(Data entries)
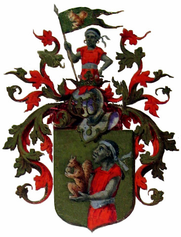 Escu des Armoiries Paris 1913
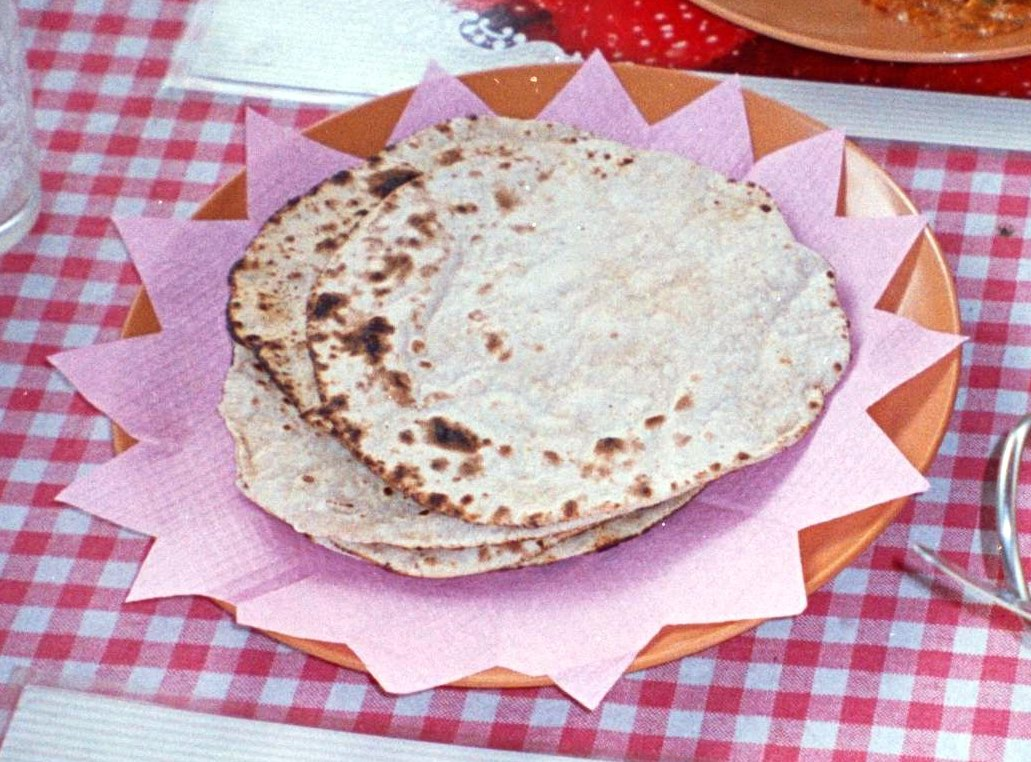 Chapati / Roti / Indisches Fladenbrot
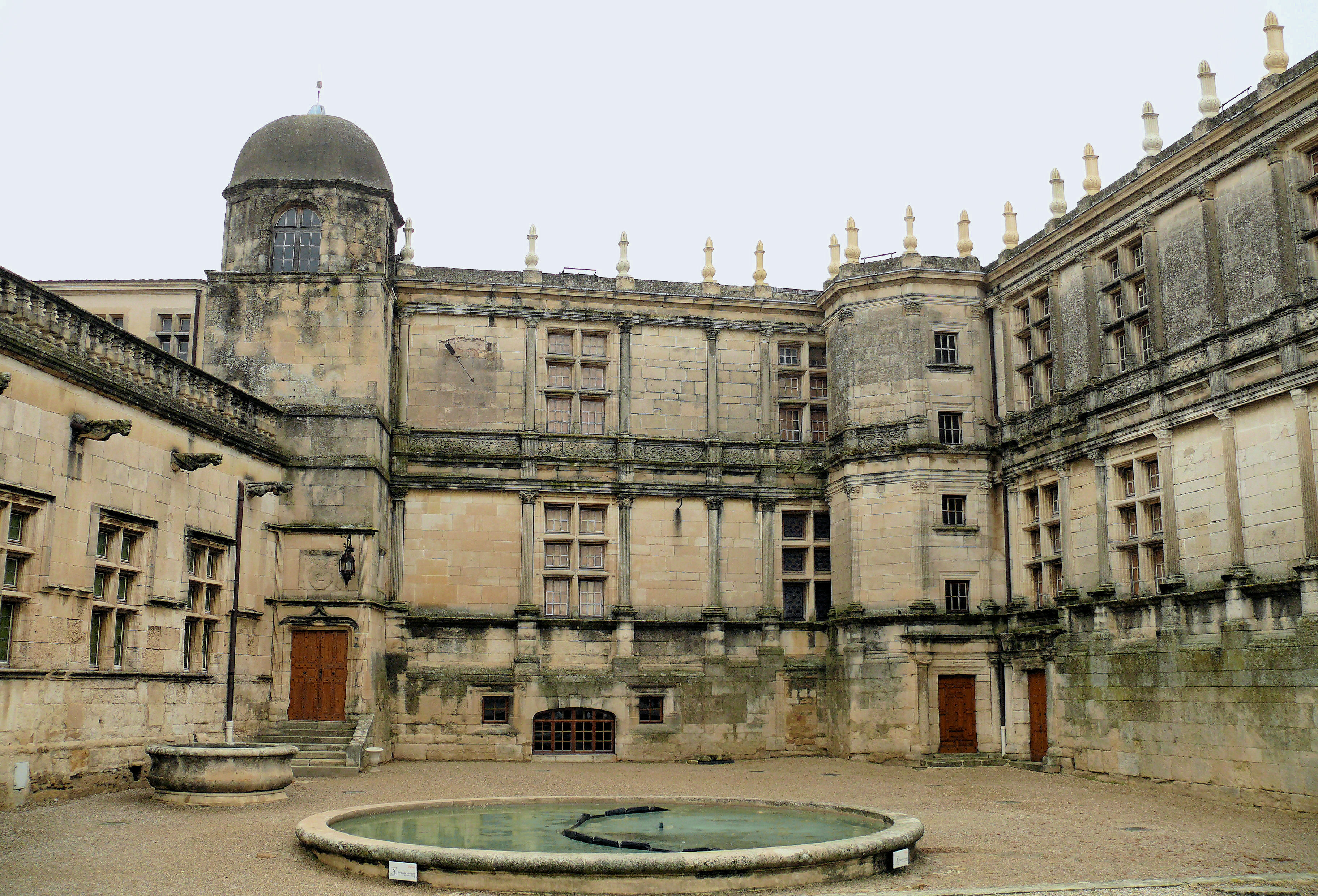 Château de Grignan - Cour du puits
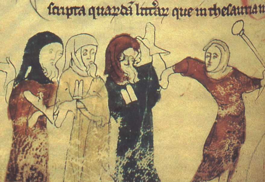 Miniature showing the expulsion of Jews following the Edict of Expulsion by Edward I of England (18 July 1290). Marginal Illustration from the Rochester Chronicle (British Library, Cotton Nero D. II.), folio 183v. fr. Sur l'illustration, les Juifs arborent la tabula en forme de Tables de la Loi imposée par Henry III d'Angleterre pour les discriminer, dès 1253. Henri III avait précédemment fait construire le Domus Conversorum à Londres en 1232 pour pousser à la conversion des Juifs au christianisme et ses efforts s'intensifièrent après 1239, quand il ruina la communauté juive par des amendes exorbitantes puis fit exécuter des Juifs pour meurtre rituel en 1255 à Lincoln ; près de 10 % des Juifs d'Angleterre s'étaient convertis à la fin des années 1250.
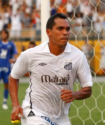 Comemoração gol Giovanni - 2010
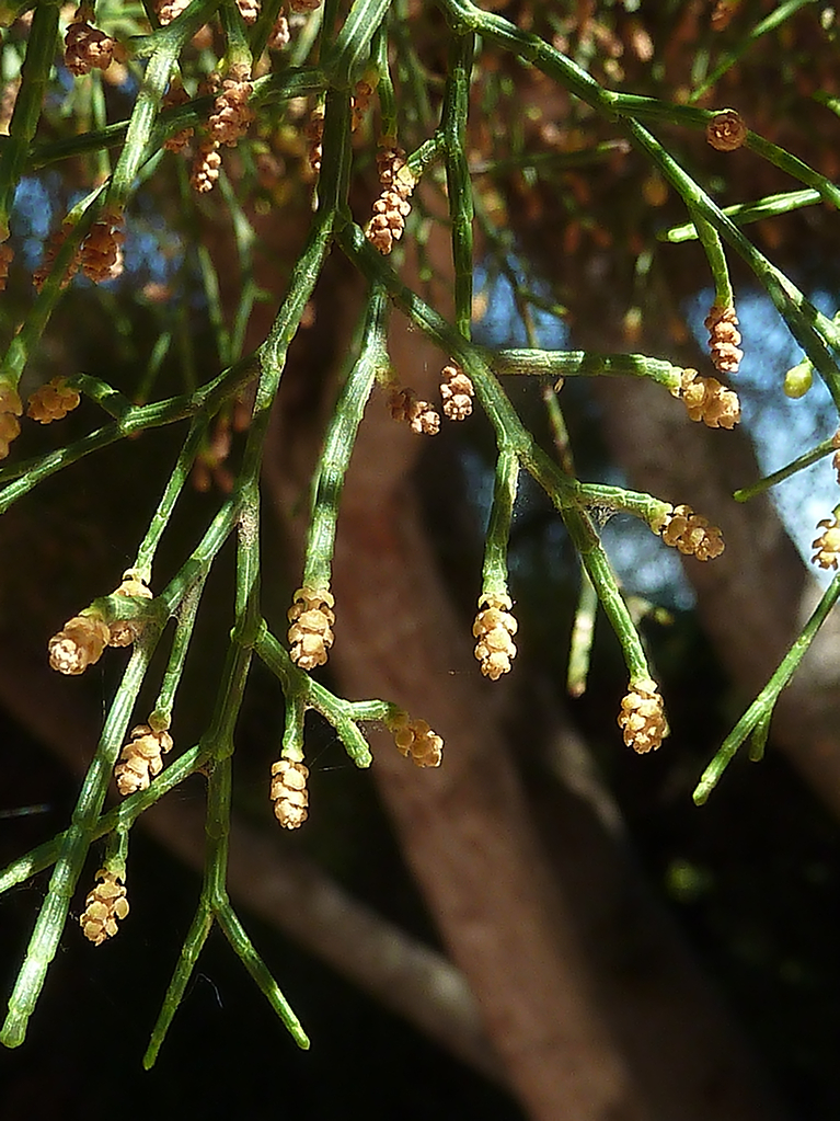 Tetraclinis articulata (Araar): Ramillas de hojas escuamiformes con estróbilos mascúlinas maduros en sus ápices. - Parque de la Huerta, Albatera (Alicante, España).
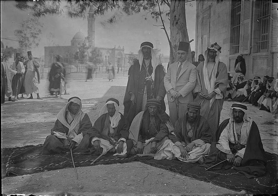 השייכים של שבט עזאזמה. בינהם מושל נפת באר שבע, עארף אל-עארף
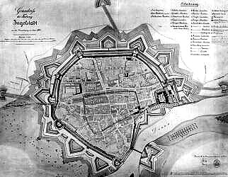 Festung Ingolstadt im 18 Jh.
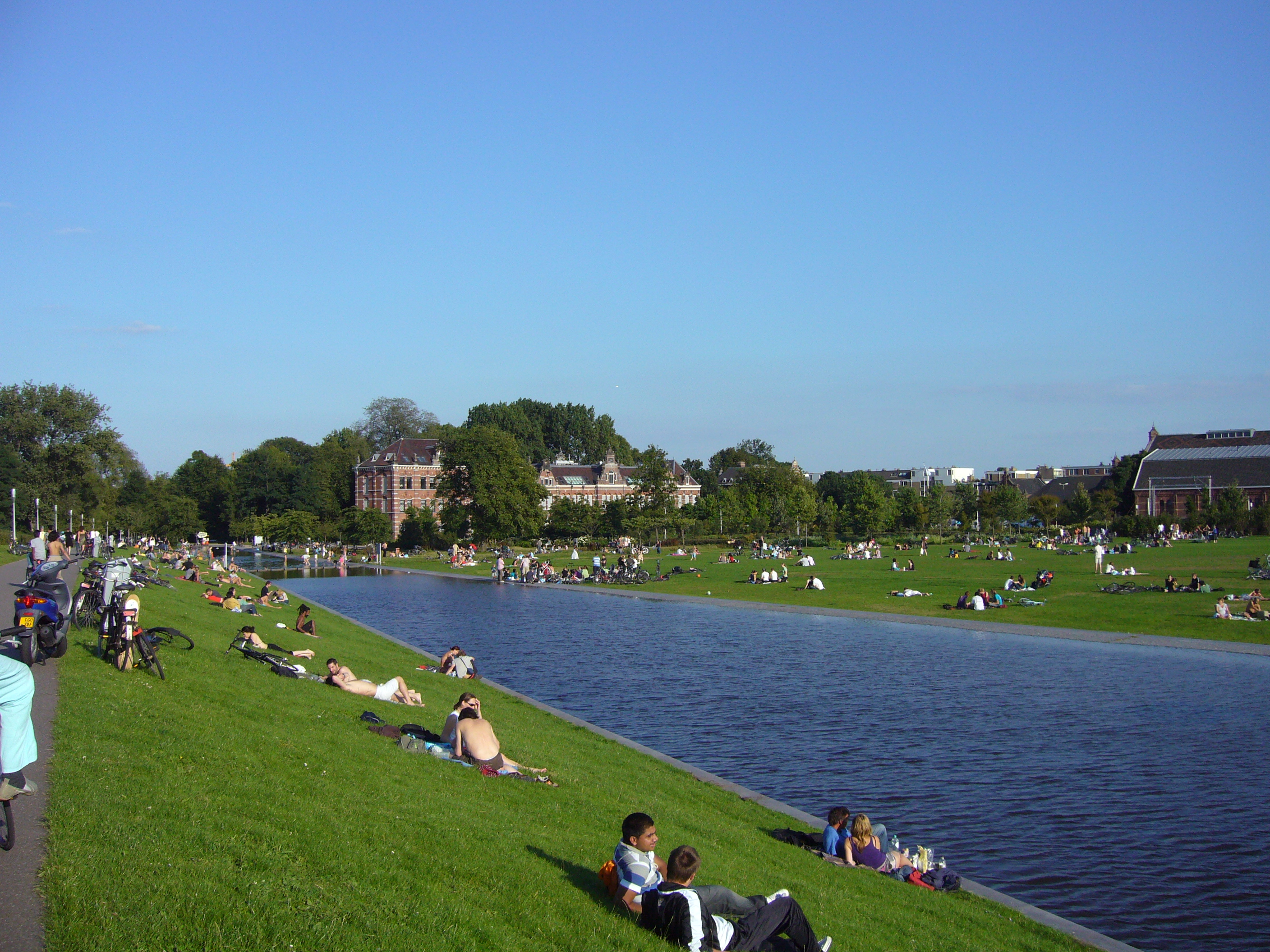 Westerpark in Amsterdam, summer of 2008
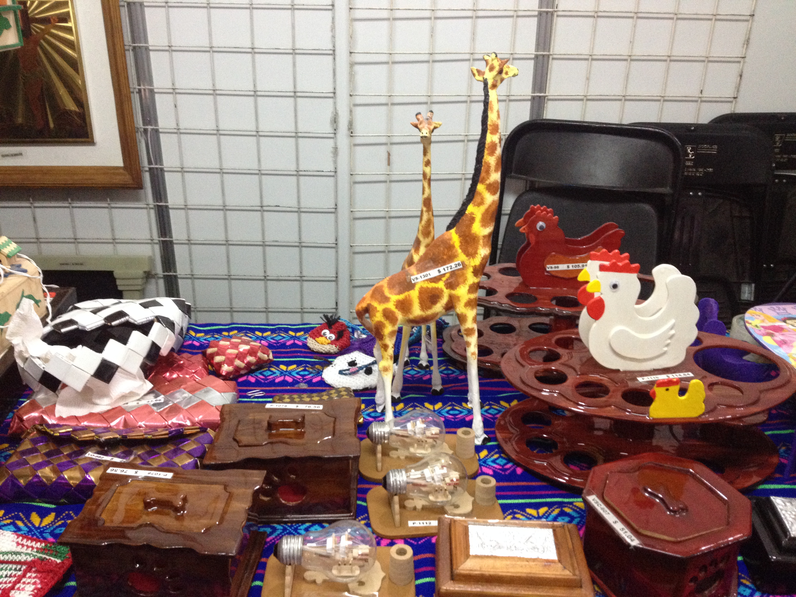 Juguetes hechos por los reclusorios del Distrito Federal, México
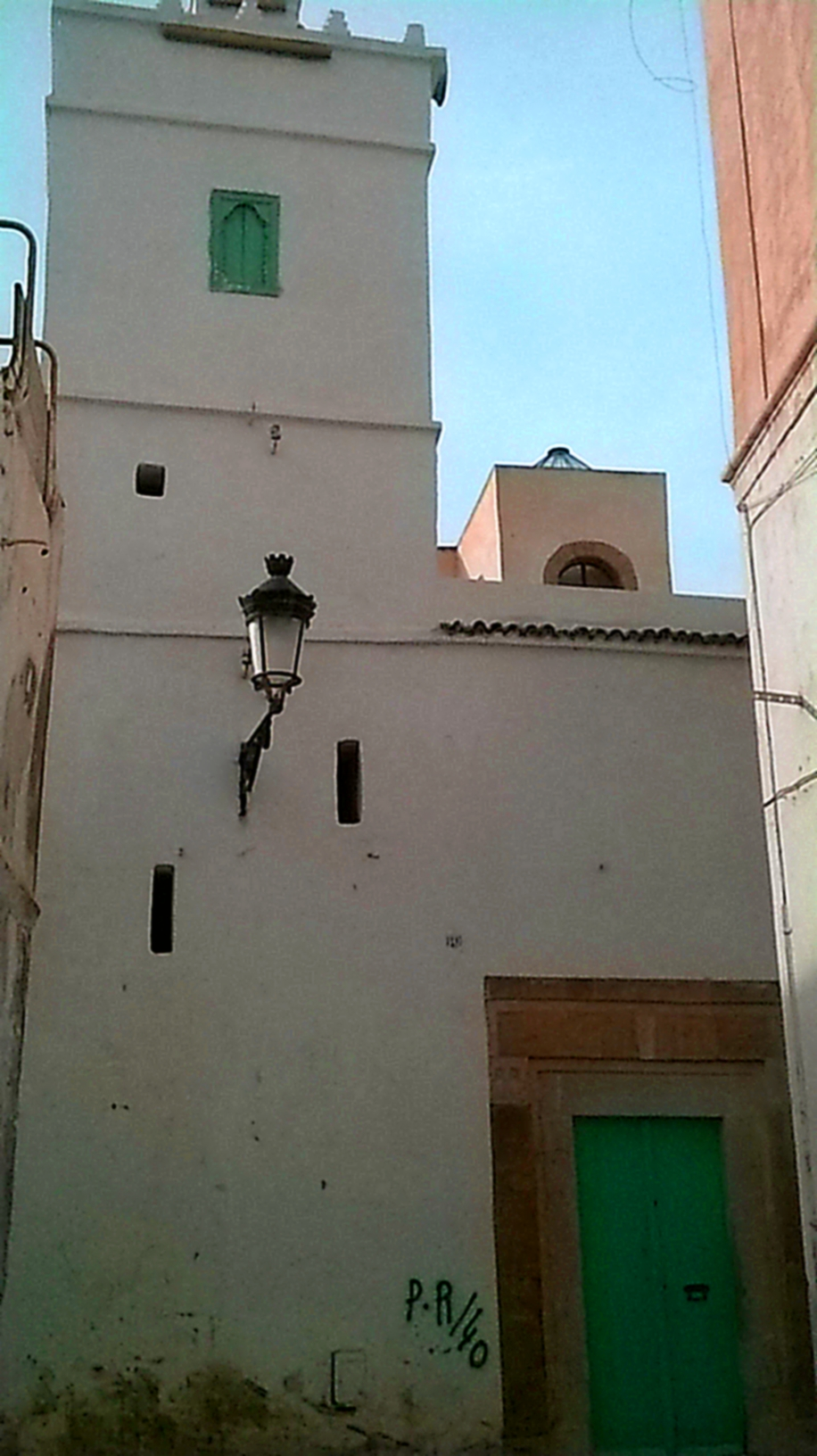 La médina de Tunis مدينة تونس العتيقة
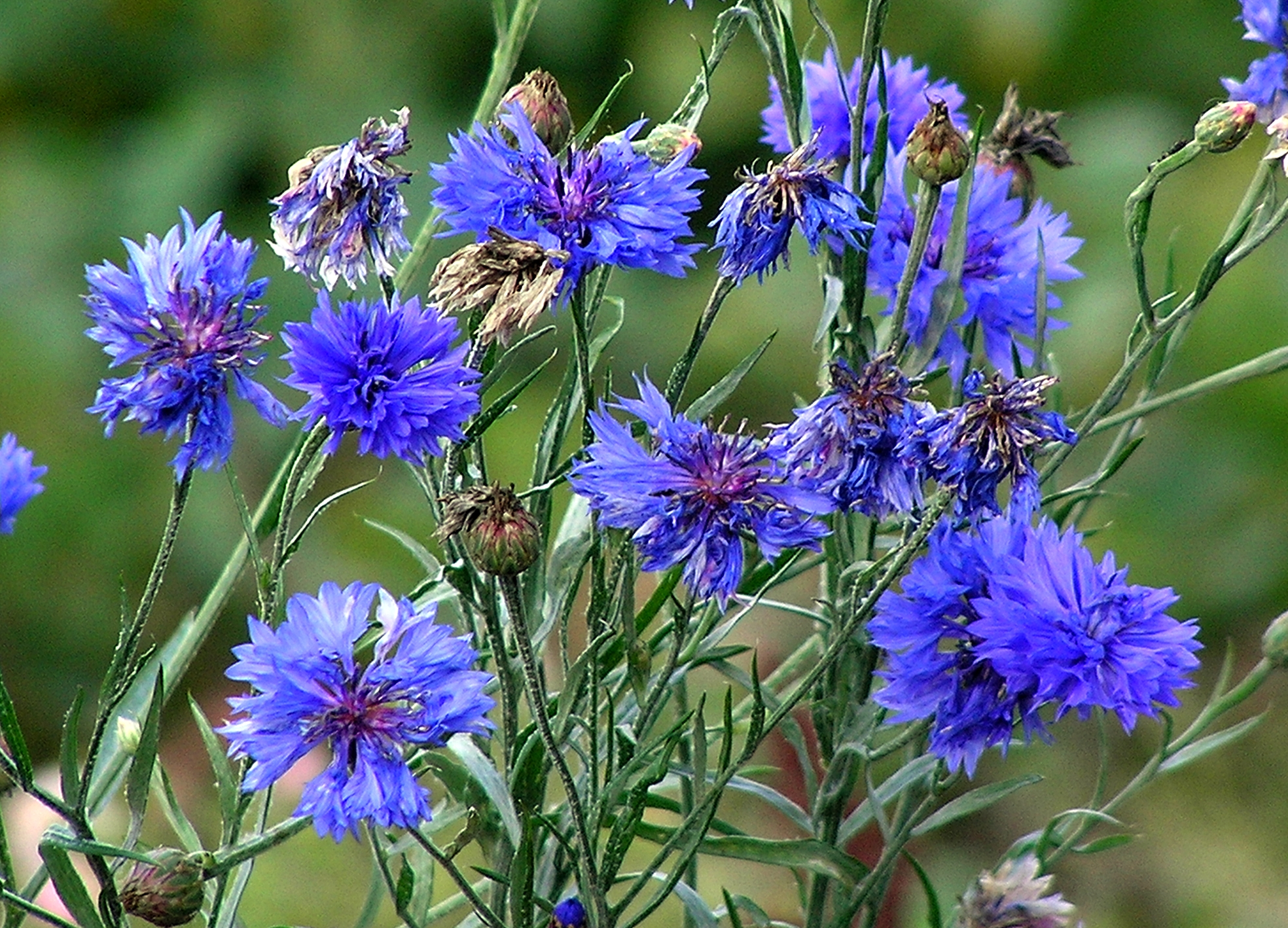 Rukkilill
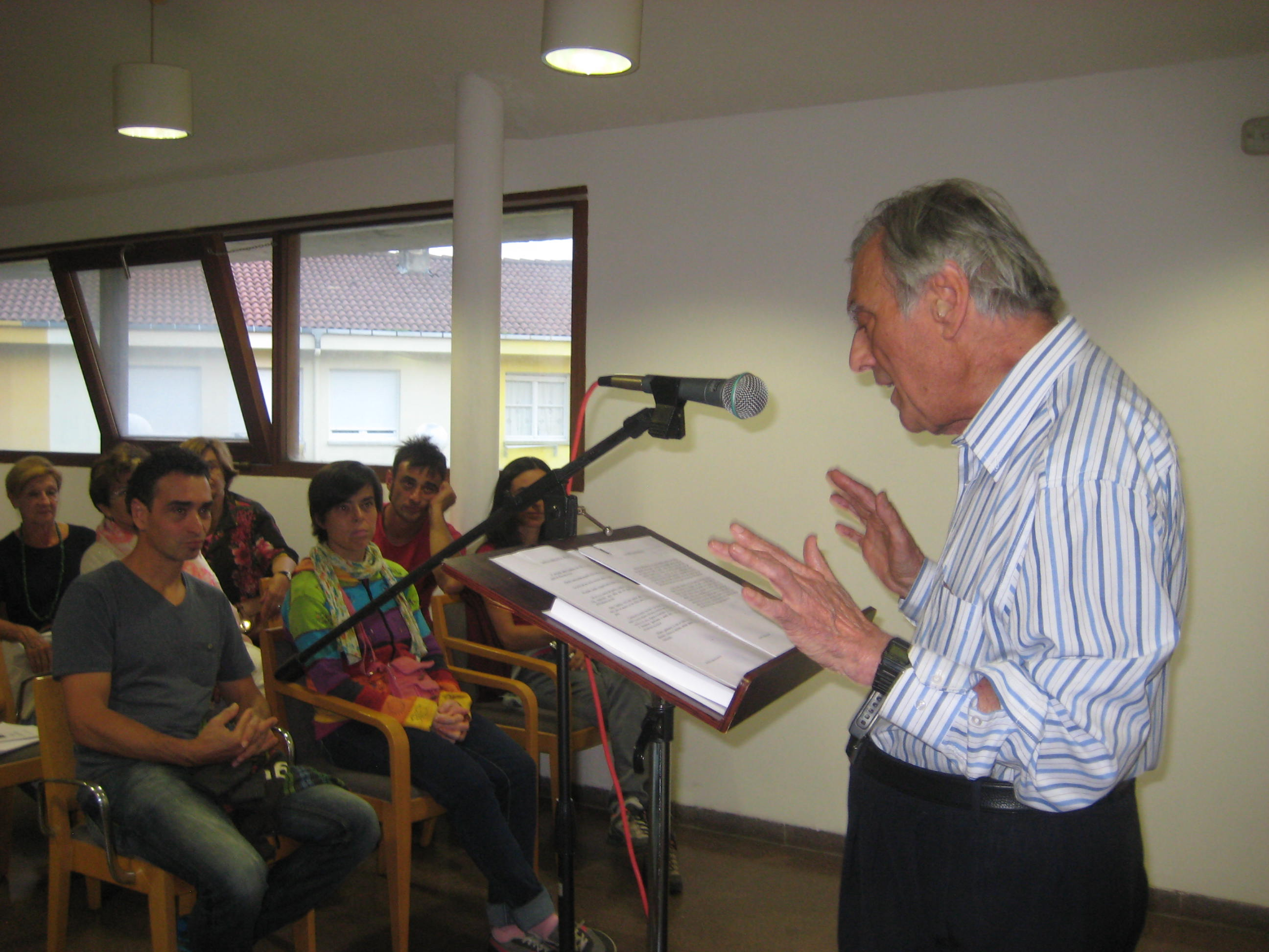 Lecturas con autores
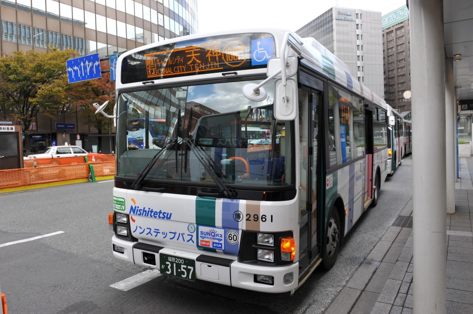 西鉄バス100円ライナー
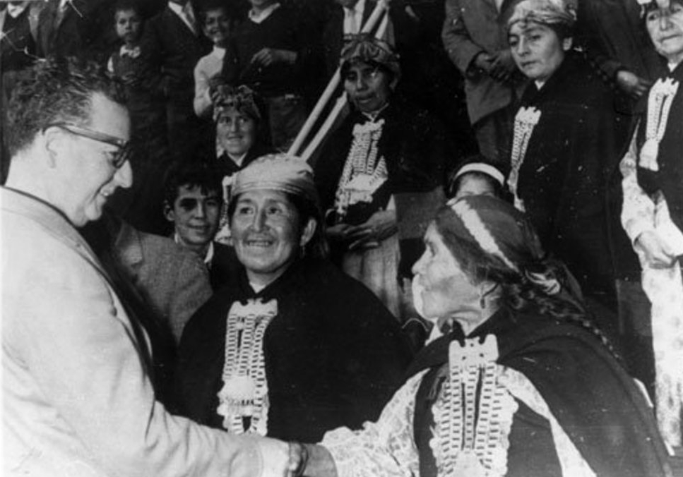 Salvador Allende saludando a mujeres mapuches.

→ **Problem to solve**
Nothing should appear in the answer except the lines from the first line of the data through the line holding "Château de Grignan - Cour du puits", exactly as written, with pictures left out.

→ **Expected answer**
 Escu des Armoiries Paris 1913
 Chapati / Roti / Indisches Fladenbrot
 Château de Grignan - Cour du puits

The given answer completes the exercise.